Excerpted records
++++++++++++++++++++

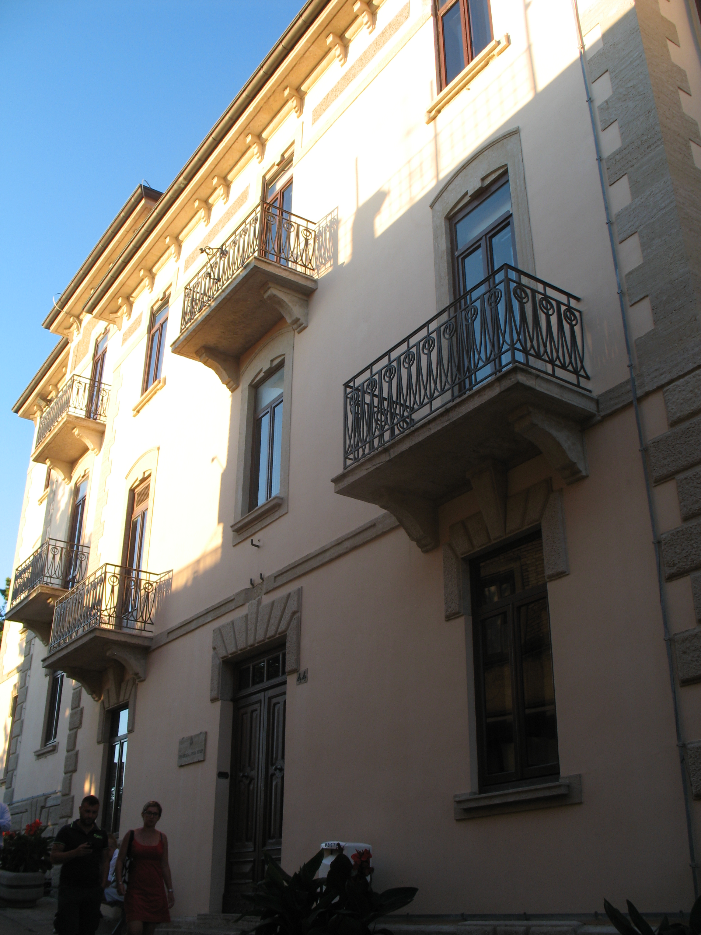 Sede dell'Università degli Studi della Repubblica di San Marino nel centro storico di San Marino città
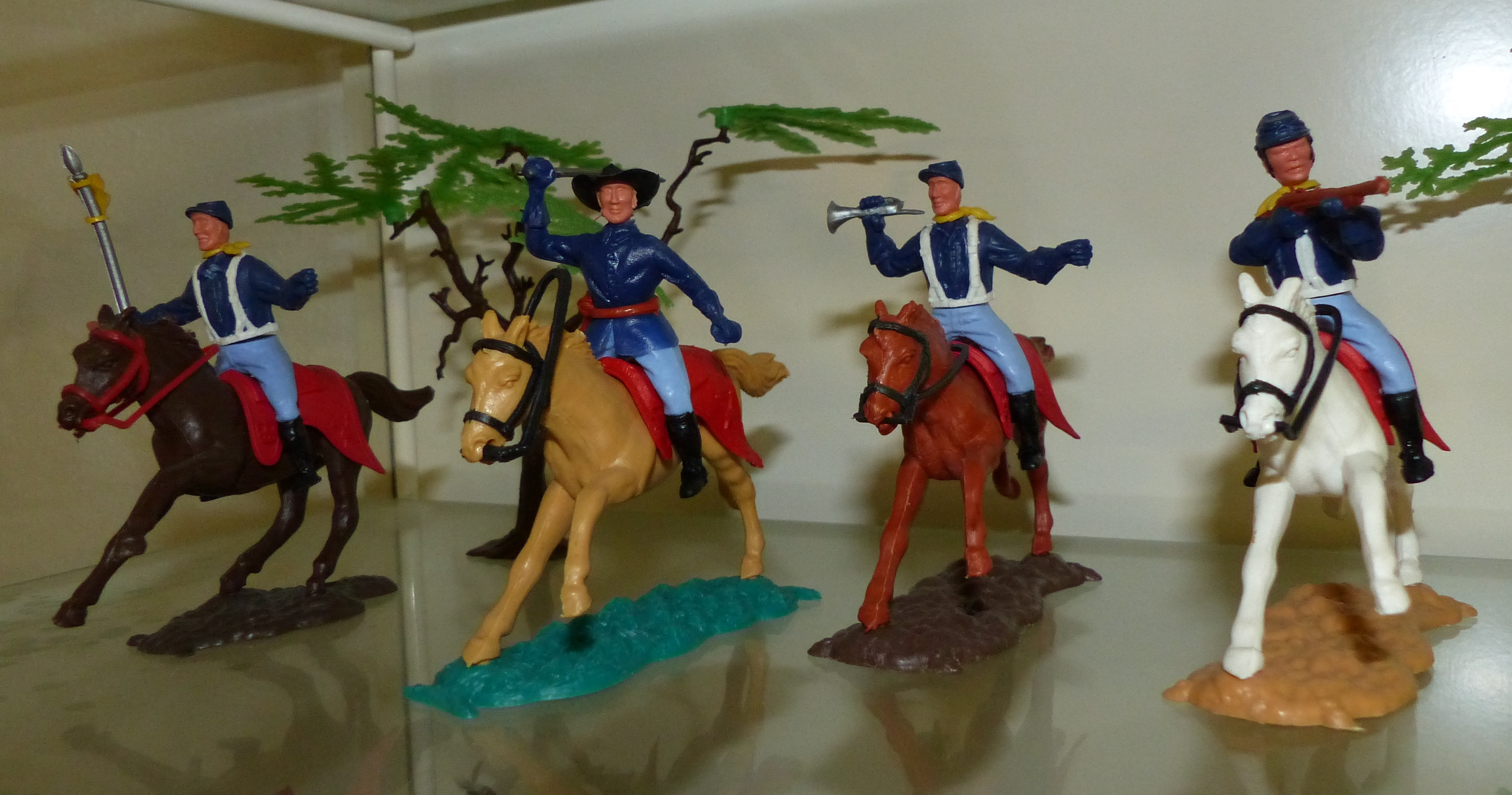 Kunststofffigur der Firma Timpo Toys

++++++++++++++++++++

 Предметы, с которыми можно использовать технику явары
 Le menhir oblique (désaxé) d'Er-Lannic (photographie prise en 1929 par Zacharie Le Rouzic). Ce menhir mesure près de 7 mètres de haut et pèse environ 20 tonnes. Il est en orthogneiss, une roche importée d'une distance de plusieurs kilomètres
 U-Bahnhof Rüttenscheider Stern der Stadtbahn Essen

++++++++++++++++++++

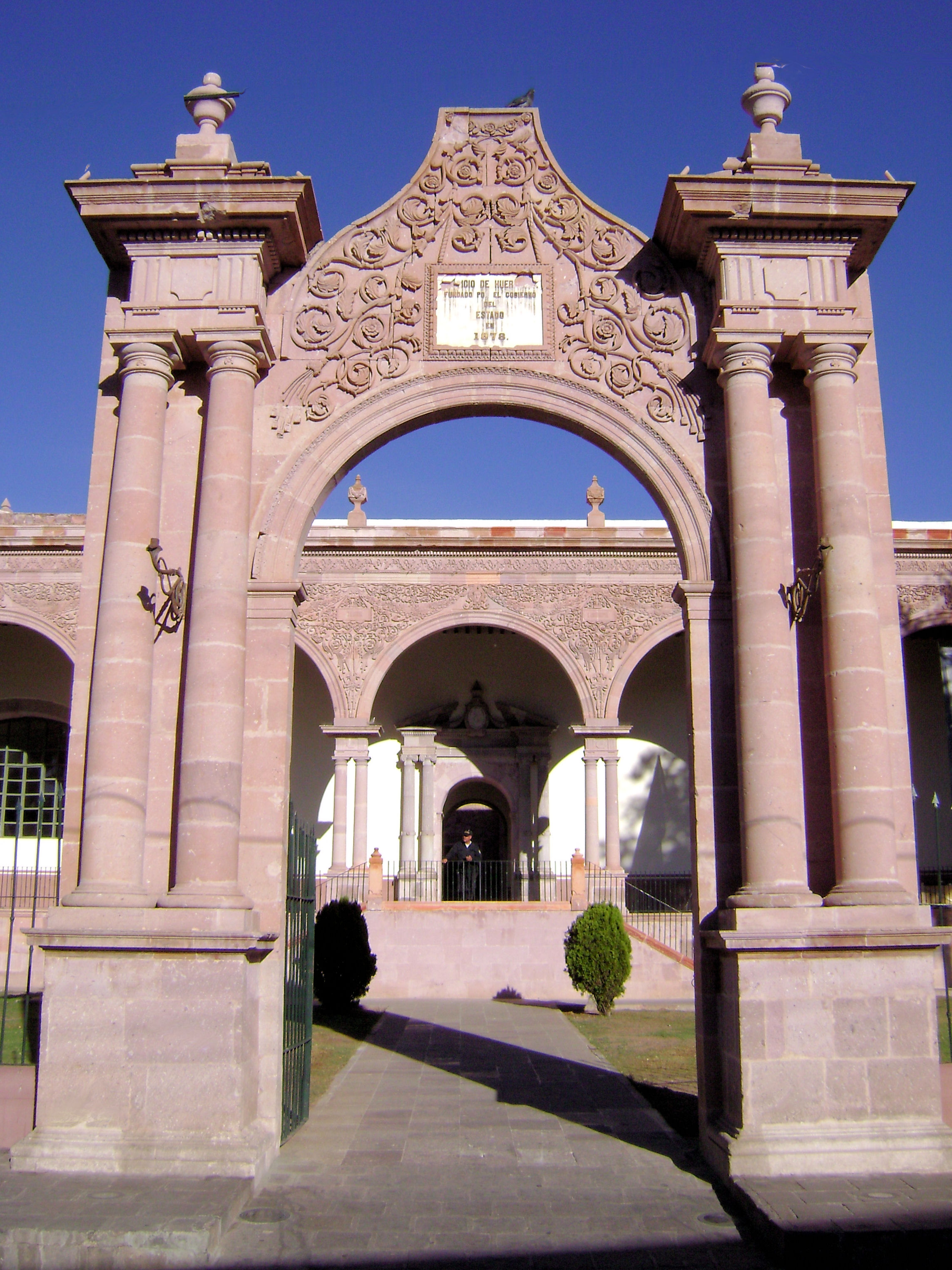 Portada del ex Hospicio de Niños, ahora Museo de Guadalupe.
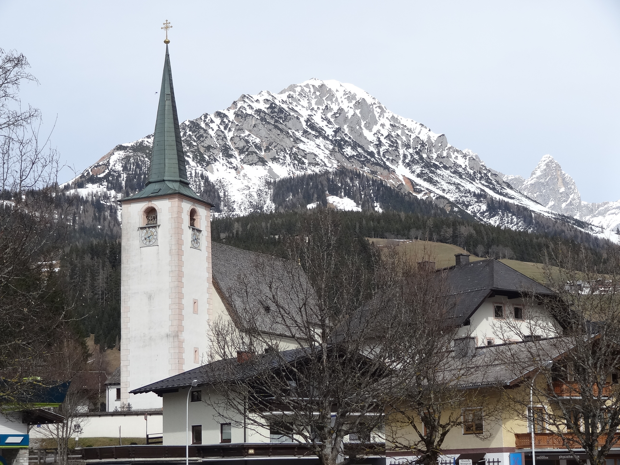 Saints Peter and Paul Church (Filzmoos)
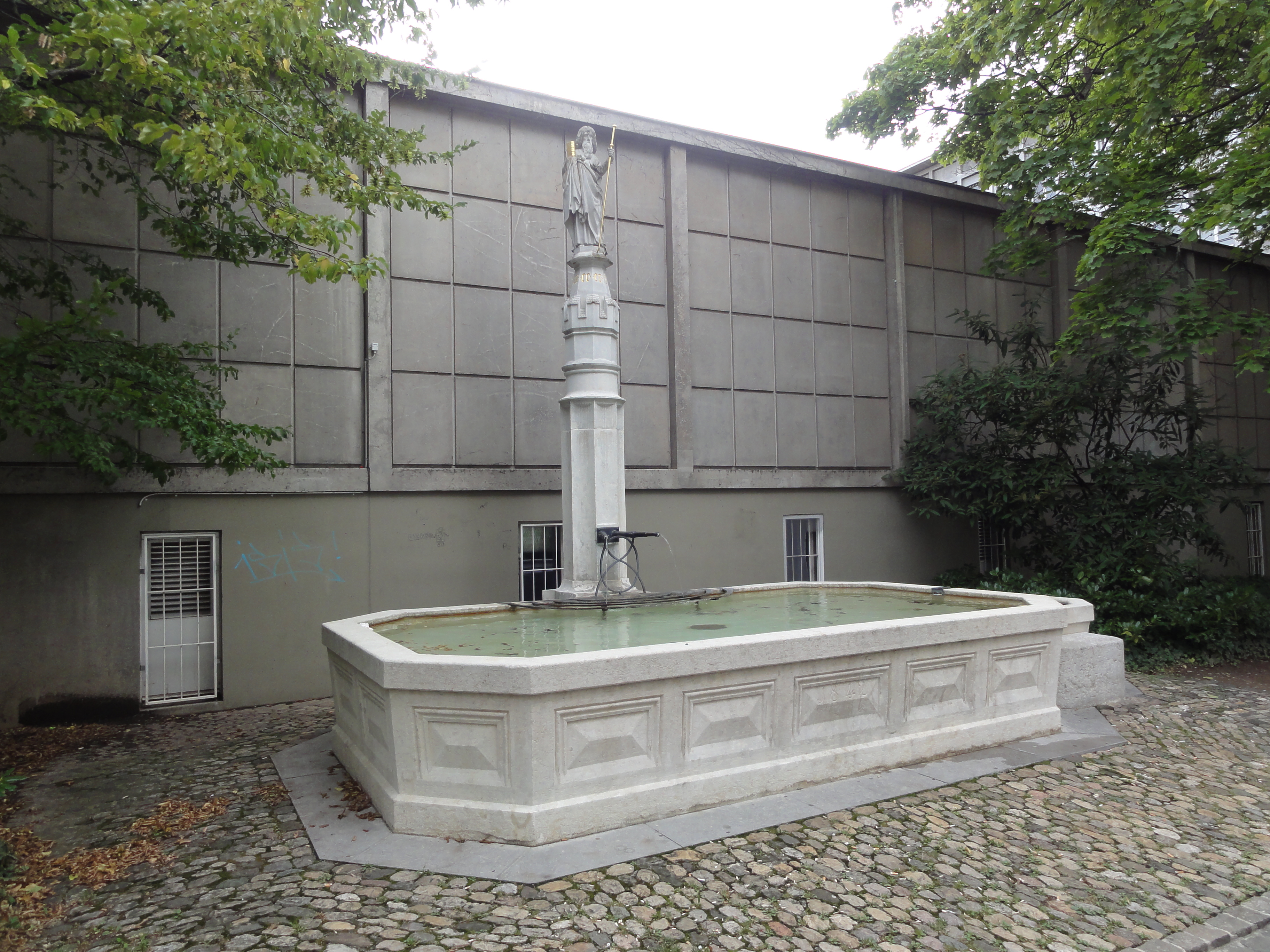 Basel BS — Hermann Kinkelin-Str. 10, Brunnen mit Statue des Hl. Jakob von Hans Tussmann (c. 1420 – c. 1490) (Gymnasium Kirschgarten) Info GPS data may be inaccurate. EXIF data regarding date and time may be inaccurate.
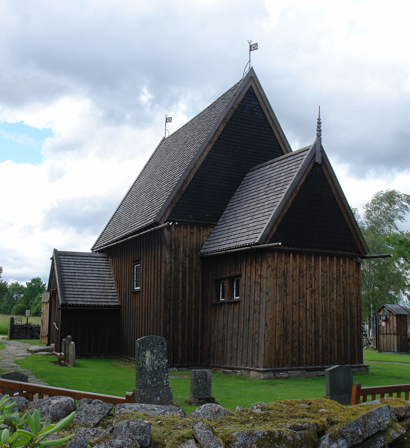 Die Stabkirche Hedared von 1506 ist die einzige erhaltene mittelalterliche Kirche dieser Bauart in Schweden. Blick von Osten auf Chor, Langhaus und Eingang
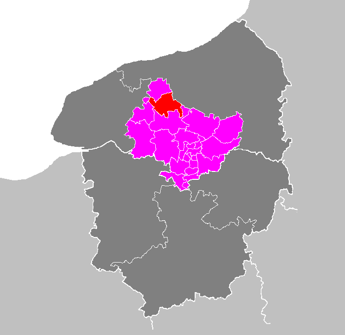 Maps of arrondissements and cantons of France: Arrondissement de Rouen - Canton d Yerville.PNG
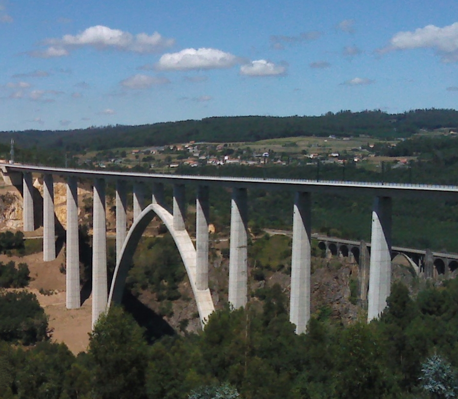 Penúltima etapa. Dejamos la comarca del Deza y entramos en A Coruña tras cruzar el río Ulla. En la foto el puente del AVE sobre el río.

++++++++++++++++++++

Exercise prompt
While skipping the pictures, transcribe the data above from the line showing "Sede dell'Università degli" through the line showing "Kunststofffigur der Firma Timpo Toys", exactly and with both ends.

Solution for this task
 Sede dell'Università degli Studi della Repubblica di San Marino nel centro storico di San Marino città
 Kunststofffigur der Firma Timpo Toys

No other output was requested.